Dr. Anthony Geraci relaxes on the deck of his Canandaigua home. Geraci was diagnosed with Parkinson's disease in 2008 at the age of 48. MELODY BURRI/MESSENGER POST MEDIA
Jul. 28, 2016
CANANDAIGUA — For more than two decades, Dr. Anthony Geraci has cared for hundreds of patients in medical crisis. Now his main job, he said, is embracing life and “living well today” while navigating Parkinson’s disease.
Dr. Anthony Geraci, left, bikes with a friend in 2012 to raise money for the Davis Phinney Foundation. PHOTO PROVIDED
His journey has inspired others with Parkinson's, and has prompted a six-day, 411-mile bike ride fundraiser around all 11 Finger Lakes by his daughter, Lis Geraci, and friend, Devan Mizzoni from Aug. 13 through Aug. 19.
Lis Geraci, left, Dr. Anthony Geraci's daughter, and Devan Mizzoni rode around Canandaigua Lake in summer 2014, and were excited to wear their Davis Phinney Foundation cycling kits on the ride. This shot was taken from West Lake Road. They plan to ride around 11 Finger Lakes next month. PHOTO PROVIDED BY LIS GERACI
Geraci, the former chief of Emergency Medicine at Thompson Health in Canandaigua, was diagnosed in 2008 at age 48. While he's been living with PD for eight years, he's been unable to work for five years.

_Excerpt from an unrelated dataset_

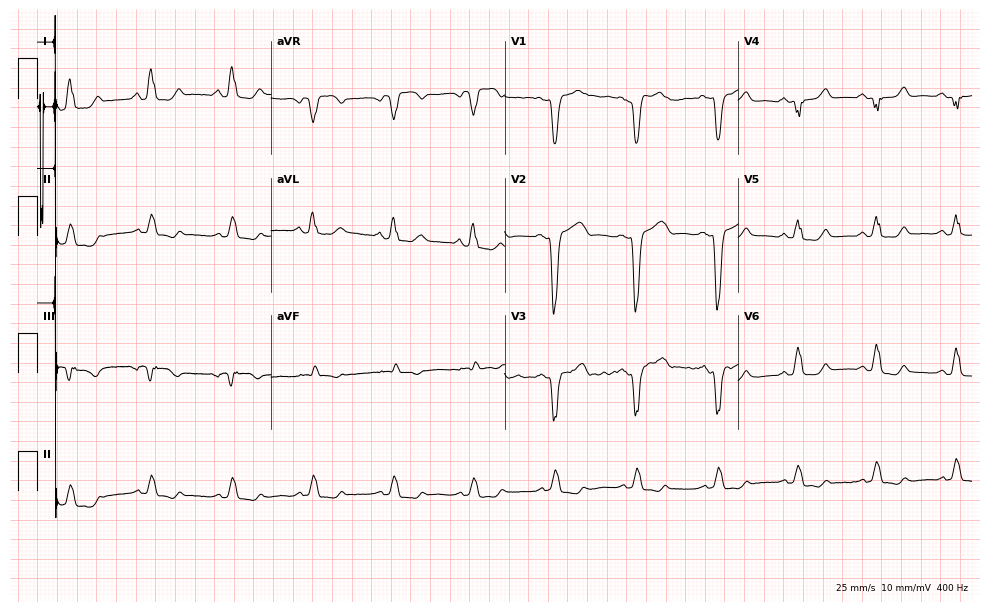
Electrocardiogram (9.5-second recording at 400 Hz), a 69-year-old female patient. Interpretation includes left bundle branch block.

“For 25 to 30 years my work was my identity, and all of a sudden it wasn’t there,” said Geraci. “One day I was employed full-time and working about 60 hours a week. The next day I was out on complete disability, and I remained there until six months later when I had to leave my job.”
Almost overnight, the organizer, strategist, problem-solver and lover of schedule and structure was catapulted into a life of consistent unpredictability.
“I’ve had to learn to give up the notion that I’m an important physician to my patients,” he said. “It was a tough, stressful life, but it was so gratifying. All of a sudden that was gone.”
Now on a bad day, Geraci said he can barely get out of bed, and has to pack essential activities into the two or three “good” hours he has that day.
On good days, he enjoys six to eight hours of higher functioning productivity. But even so, when 8:30 p.m. hits, his day is over.
Parkinson’s causes tremor, and the medicine to combat tremor causes involuntary muscle contractions like twitching, or dropping or flinging whatever’s in hand.
Baking is a particular challenge, Geraci laughs, because of the flour that’s inevitably flung on the floor. And because the fine and large motor skills needed to sweep up just aren’t there.
Texting with his daughters is also an adventure, Geraci said. Clumsy typing skills, worsened by tremulous hands and random auto-corrections leads to some entertaining exchanges, including “inappropriately voracious” use of emoticons, he said.
Still, Geraci bakes, texts and paints, and on a good day, drives his car — when his level of dopamine, which sends messages to the brain to control movement and coordination, allows.
Not surprisingly, Geraci describes life with Parkinson’s as “difficult.”
“In so many ways, movement is a sign of life,” said Geraci. “So when your body doesn’t make enough dopamine and you can’t move normally, you and others might start to wonder if indeed you are still alive.”